WHAT YOU HAVE TO DO
Each entry should be returned exactly as written, with no pictures carried over.

▬▬▬

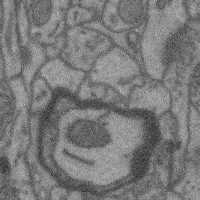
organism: Mouse
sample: Cerebral cortex
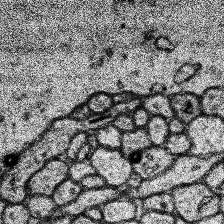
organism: Human
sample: Temporal Lobe
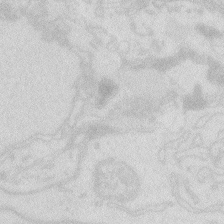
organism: Zebrafish
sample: Macrophage
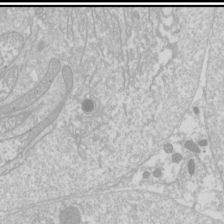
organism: Drosophila
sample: Cell division; meiosis; drosophila spermatocytes
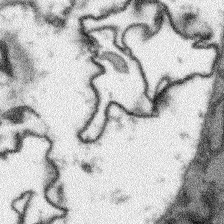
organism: Arabidopsis thaliana
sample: Root tip
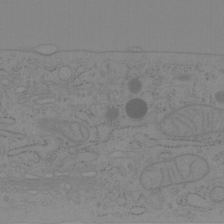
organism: Human
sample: HeLa cells
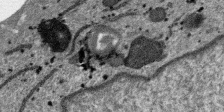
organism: Human
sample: Lung epithelial cells, uninfected (mock) control
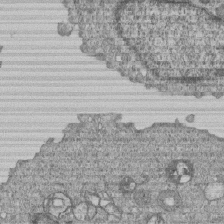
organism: Human
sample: MDA-MB-231 cells
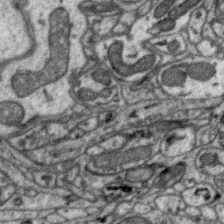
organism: Zebra finch
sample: Brain
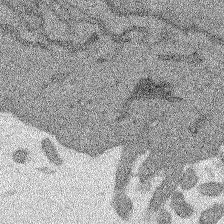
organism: Human
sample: HeLa cells
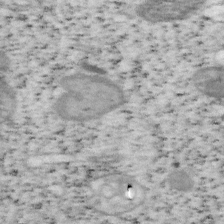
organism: Mouse
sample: OT-I killer T cells with ID8 ovarian cancer cells
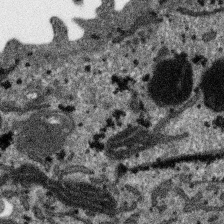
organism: Human
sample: Lung epithelial cells infected with SARS-CoV-2
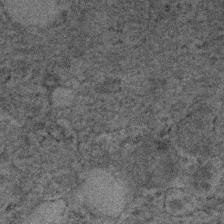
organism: Human
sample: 1205lu cells
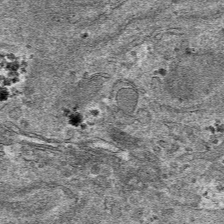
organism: Mouse
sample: Mouse hepatocytes
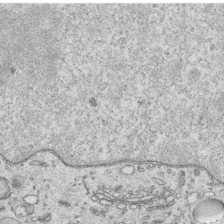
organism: Human
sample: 1205lu cells
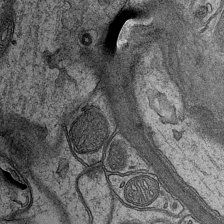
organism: Mouse
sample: CA1 Hippocampus
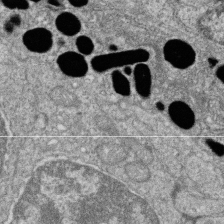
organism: Zebrafish
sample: Cilia; retinal pigment epithelium
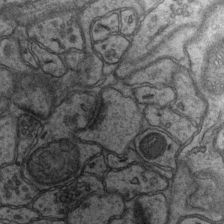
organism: Mouse
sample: CA1 Hippocampus
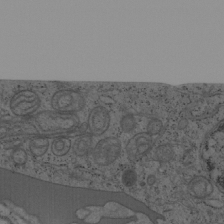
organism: Human
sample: HeLa cells
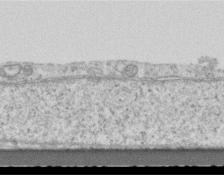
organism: Mouse
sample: Centriole in ependymal cells
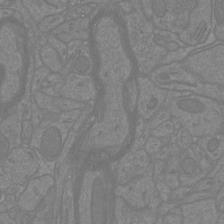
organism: Mouse
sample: Cortical neurons
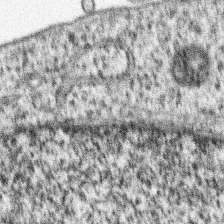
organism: Human
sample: HeLa cells
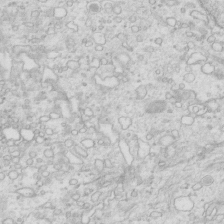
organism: Mouse
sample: Multiciliated cells
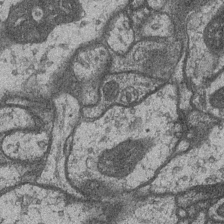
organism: Drosophila
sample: Optic medulla
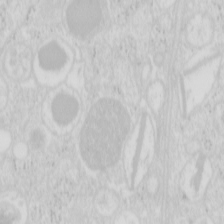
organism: Mouse
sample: Pancreas
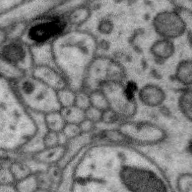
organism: Zebra finch
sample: Brain
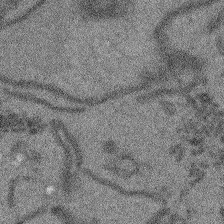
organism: Arabidopsis thaliana
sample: Root tip
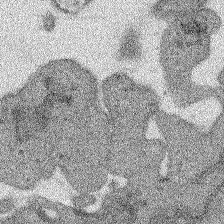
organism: Human
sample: HeLa cells
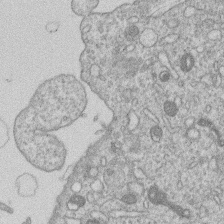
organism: Human
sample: Macrophage cells
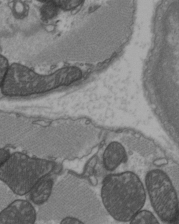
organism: C57BL Mouse
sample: Heart
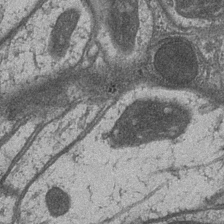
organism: Drosophila
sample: Optic medulla
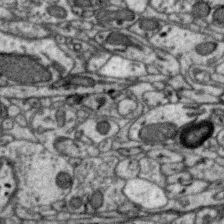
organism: Zebra finch
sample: Brain
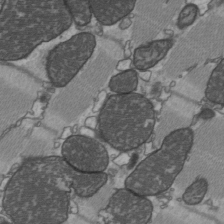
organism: C57BL Mouse
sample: Heart
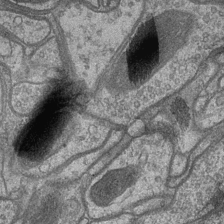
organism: Drosophila
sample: Optic medulla
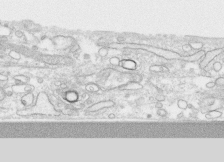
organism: Human
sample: CRL-1474
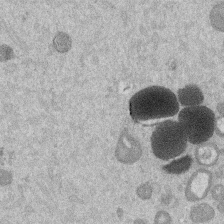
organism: Mouse
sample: Dividing mouse embryo 1 cell stage
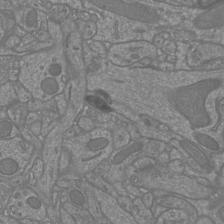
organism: Mouse
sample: Cortical neurons
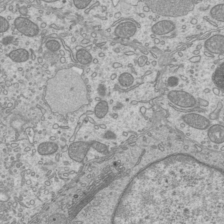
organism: Mouse
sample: Cilia; mouse epididymis
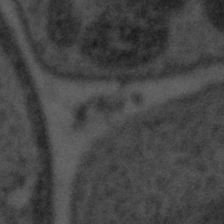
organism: Tuwongella immobilis
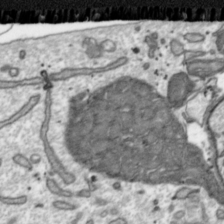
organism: Toxoplasma gondii
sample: Parasites in a vacuole inside a host cell
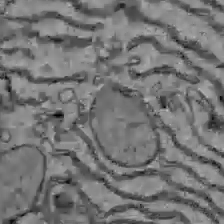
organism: C57BL Mouse
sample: Liver
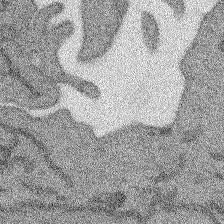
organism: Human
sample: HeLa cells
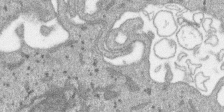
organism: Human
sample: Lung epithelial cells infected with SARS-CoV-2
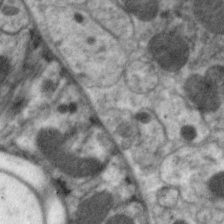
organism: C. elegans
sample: Pharynx
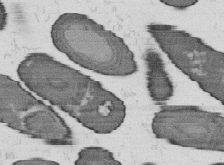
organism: B. subtilis
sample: Bacterial spore
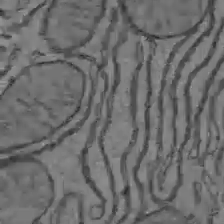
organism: C57BL Mouse
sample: Liver
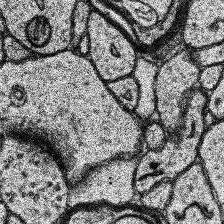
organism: Human
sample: Temporal Lobe
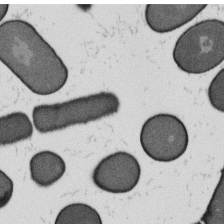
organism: B. subtilis
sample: Bacterial spore
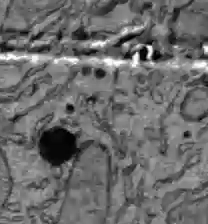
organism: C57BL Mouse
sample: Liver
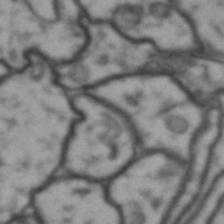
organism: Drosophila
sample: Brain
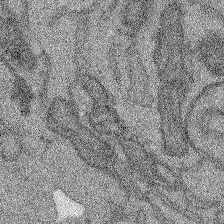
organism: Human
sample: HeLa cells
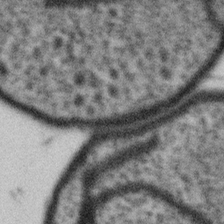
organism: Gemmata obscuriglobus
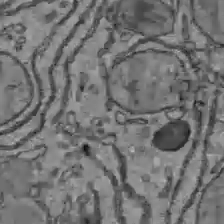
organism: C57BL Mouse
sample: Liver
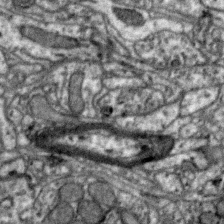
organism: Zebra finch
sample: Brain
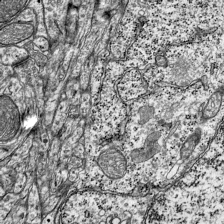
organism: Mouse
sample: Visual Cortex
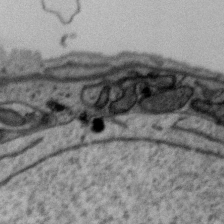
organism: Zebra finch
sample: Brain
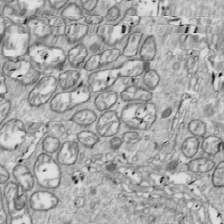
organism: Drosophila
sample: Cell division; meiosis; drosophila spermatocytes
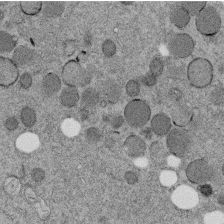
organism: C. elegans
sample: C. elegans embryo early stage
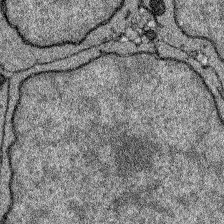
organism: Zebrafish
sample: Larval olfactory bulb
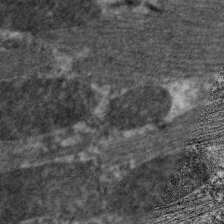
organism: C. elegans
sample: Pharynx
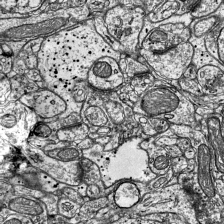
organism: Mouse
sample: Visual Cortex
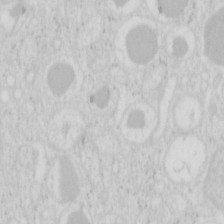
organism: Mouse
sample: Pancreas
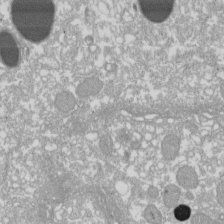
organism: Xenopus
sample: Cilia; centrioles in frog embryo cells
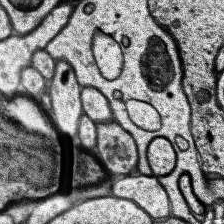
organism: Human
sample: Temporal Lobe
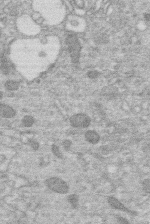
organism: Human
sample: Macrophage cells
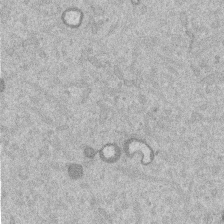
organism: Mouse
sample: Dividing mouse embryo 1 cell stage
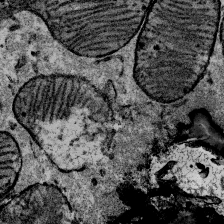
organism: Mouse
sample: Mouse Salivary gland
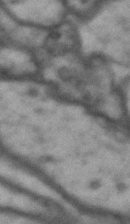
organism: Drosophila
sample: Brain
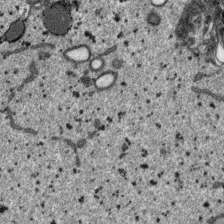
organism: Human
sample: Lung epithelial cells infected with SARS-CoV-2
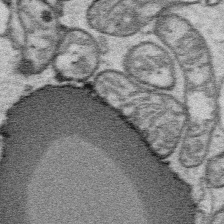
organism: Platynereis dumerilii
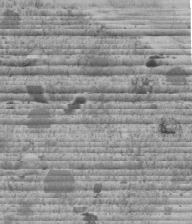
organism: C. elegans
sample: C. elegans embryo early stage
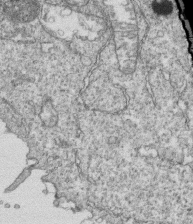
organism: Human
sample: HeLa cell HIV synapse
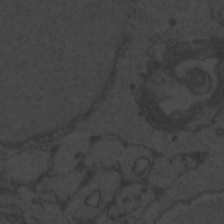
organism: Zebrafish
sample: Macrophage infected with Toxoplasma gondii
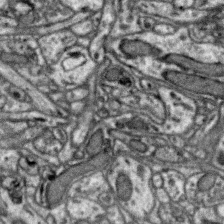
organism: Zebra finch
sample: Brain
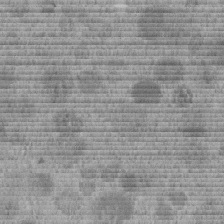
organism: C. elegans
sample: C. elegans embryo early stage
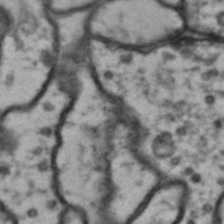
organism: Drosophila
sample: Brain
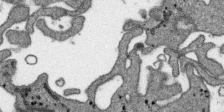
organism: Human
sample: Lung epithelial cells, uninfected (mock) control
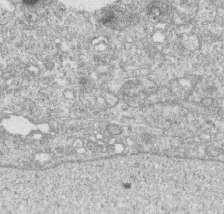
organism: Human
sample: HeLa cell HIV synapse
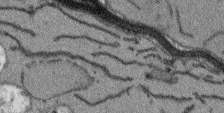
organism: Arabidopsis thaliana
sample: Root tip
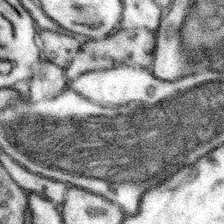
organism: Mouse
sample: Somatosensory cortex neuropil
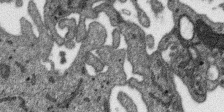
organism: Human
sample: Lung epithelial cells infected with SARS-CoV-2
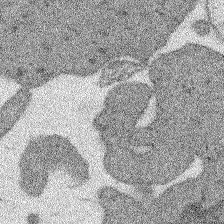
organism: Human
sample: HeLa cells
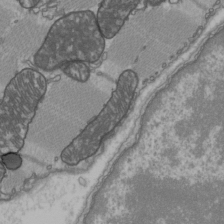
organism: C57BL Mouse
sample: Heart
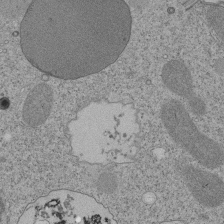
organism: Tetrahymena
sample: Cilia in tetrahymena
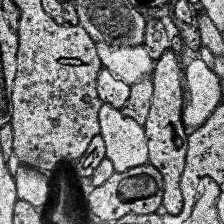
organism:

▬▬▬

RESULT
organism: Mouse
sample: Cerebral cortex
organism: Human
sample: Temporal Lobe
organism: Zebrafish
sample: Macrophage
organism: Drosophila
sample: Cell division; meiosis; drosophila spermatocytes
organism: Arabidopsis thaliana
sample: Root tip
organism: Human
sample: HeLa cells
organism: Human
sample: Lung epithelial cells, uninfected (mock) control
organism: Human
sample: MDA-MB-231 cells
organism: Zebra finch
sample: Brain
organism: Human
sample: HeLa cells
organism: Mouse
sample: OT-I killer T cells with ID8 ovarian cancer cells
organism: Human
sample: Lung epithelial cells infected with SARS-CoV-2
organism: Human
sample: 1205lu cells
organism: Mouse
sample: Mouse hepatocytes
organism: Human
sample: 1205lu cells
organism: Mouse
sample: CA1 Hippocampus
organism: Zebrafish
sample: Cilia; retinal pigment epithelium
organism: Mouse
sample: CA1 Hippocampus
organism: Human
sample: HeLa cells
organism: Mouse
sample: Centriole in ependymal cells
organism: Mouse
sample: Cortical neurons
organism: Human
sample: HeLa cells
organism: Mouse
sample: Multiciliated cells
organism: Drosophila
sample: Optic medulla
organism: Mouse
sample: Pancreas
organism: Zebra finch
sample: Brain
organism: Arabidopsis thaliana
sample: Root tip
organism: Human
sample: HeLa cells
organism: Human
sample: Macrophage cells
organism: C57BL Mouse
sample: Heart
organism: Drosophila
sample: Optic medulla
organism: Zebra finch
sample: Brain
organism: C57BL Mouse
sample: Heart
organism: Drosophila
sample: Optic medulla
organism: Human
sample: CRL-1474
organism: Mouse
sample: Dividing mouse embryo 1 cell stage
organism: Mouse
sample: Cortical neurons
organism: Mouse
sample: Cilia; mouse epididymis
organism: Tuwongella immobilis
organism: Toxoplasma gondii
sample: Parasites in a vacuole inside a host cell
organism: C57BL Mouse
sample: Liver
organism: Human
sample: HeLa cells
organism: Human
sample: Lung epithelial cells infected with SARS-CoV-2
organism: C. elegans
sample: Pharynx
organism: B. subtilis
sample: Bacterial spore
organism: C57BL Mouse
sample: Liver
organism: Human
sample: Temporal Lobe
organism: B. subtilis
sample: Bacterial spore
organism: C57BL Mouse
sample: Liver
organism: Drosophila
sample: Brain
organism: Human
sample: HeLa cells
organism: Gemmata obscuriglobus
organism: C57BL Mouse
sample: Liver
organism: Zebra finch
sample: Brain
organism: Mouse
sample: Visual Cortex
organism: Zebra finch
sample: Brain
organism: Drosophila
sample: Cell division; meiosis; drosophila spermatocytes
organism: C. elegans
sample: C. elegans embryo early stage
organism: Zebrafish
sample: Larval olfactory bulb
organism: C. elegans
sample: Pharynx
organism: Mouse
sample: Visual Cortex
organism: Mouse
sample: Pancreas
organism: Xenopus
sample: Cilia; centrioles in frog embryo cells
organism: Human
sample: Temporal Lobe
organism: Human
sample: Macrophage cells
organism: Mouse
sample: Dividing mouse embryo 1 cell stage
organism: Mouse
sample: Mouse Salivary gland
organism: Drosophila
sample: Brain
organism: Human
sample: Lung epithelial cells infected with SARS-CoV-2
organism: Platynereis dumerilii
organism: C. elegans
sample: C. elegans embryo early stage
organism: Human
sample: HeLa cell HIV synapse
organism: Zebrafish
sample: Macrophage infected with Toxoplasma gondii
organism: Zebra finch
sample: Brain
organism: C. elegans
sample: C. elegans embryo early stage
organism: Drosophila
sample: Brain
organism: Human
sample: Lung epithelial cells, uninfected (mock) control
organism: Human
sample: HeLa cell HIV synapse
organism: Arabidopsis thaliana
sample: Root tip
organism: Mouse
sample: Somatosensory cortex neuropil
organism: Human
sample: Lung epithelial cells infected with SARS-CoV-2
organism: Human
sample: HeLa cells
organism: C57BL Mouse
sample: Heart
organism: Tetrahymena
sample: Cilia in tetrahymena
organism:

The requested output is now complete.